Ryder lays a foundation for analyzing and producing public writing and public writing pedagogy by creating a matrix of theories on democracy.
Ryder’s book goes farther than to take exception to the idealization. It unfolds the way we may think more usefully about a concept like “the public” by exploring the rhetoric of subpublics, smaller publics whose values align with the idealized public sphere.

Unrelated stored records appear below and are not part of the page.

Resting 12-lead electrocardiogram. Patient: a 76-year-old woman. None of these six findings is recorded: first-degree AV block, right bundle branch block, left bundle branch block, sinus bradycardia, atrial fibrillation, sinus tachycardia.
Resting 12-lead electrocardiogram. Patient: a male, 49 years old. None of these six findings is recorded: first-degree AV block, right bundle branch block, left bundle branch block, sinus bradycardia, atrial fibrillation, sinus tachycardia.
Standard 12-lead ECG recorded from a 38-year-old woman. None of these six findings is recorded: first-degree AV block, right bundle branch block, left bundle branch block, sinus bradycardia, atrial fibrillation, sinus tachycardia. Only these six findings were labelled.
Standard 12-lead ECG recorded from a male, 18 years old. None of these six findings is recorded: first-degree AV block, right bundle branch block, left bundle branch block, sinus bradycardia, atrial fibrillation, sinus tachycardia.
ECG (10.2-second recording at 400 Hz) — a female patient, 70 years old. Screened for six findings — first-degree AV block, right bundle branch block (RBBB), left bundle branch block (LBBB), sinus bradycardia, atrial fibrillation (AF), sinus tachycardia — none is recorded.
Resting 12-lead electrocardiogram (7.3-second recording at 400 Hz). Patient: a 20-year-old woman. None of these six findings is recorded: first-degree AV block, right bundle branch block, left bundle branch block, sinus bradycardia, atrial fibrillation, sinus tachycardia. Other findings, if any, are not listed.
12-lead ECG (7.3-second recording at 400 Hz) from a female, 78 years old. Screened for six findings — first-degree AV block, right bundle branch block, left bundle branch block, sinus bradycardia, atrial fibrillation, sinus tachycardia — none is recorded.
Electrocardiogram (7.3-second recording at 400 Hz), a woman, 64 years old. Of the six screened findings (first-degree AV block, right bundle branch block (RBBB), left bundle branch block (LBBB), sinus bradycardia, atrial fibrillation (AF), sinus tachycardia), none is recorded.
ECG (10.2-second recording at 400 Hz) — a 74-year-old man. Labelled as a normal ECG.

A particular significant contribution of this book, in our view, is how gracefully and skillfully it models an authorial voice and stance not often to be found in academic writing. It is a voice not of the one-who-knows-and-is-demonstrating-the-point but instead the voice, we might say, of praxis-the voice of someone who is posing problems for herself and with her readers that have arisen from her actions and experiences in the world and her reflection upon them. It is the voice of one not content to offer “findings” or to unfold theory for others to “apply”. It is the voice of the living committed teacher in action.
Ryder seamlessly moves from sophisticated, yet clear, theoretical discussion to implications for pedagogy, ending nearly each chapter with a section titled “What Does This Mean For a Public Writing Course?”
To provide her readers with tools to enact this change, the book ends not with calls for further research but with materials that have practical pertinence...the materials are clearly to be taken not as an ending but as a platform for further conversation about what we must, or might, do.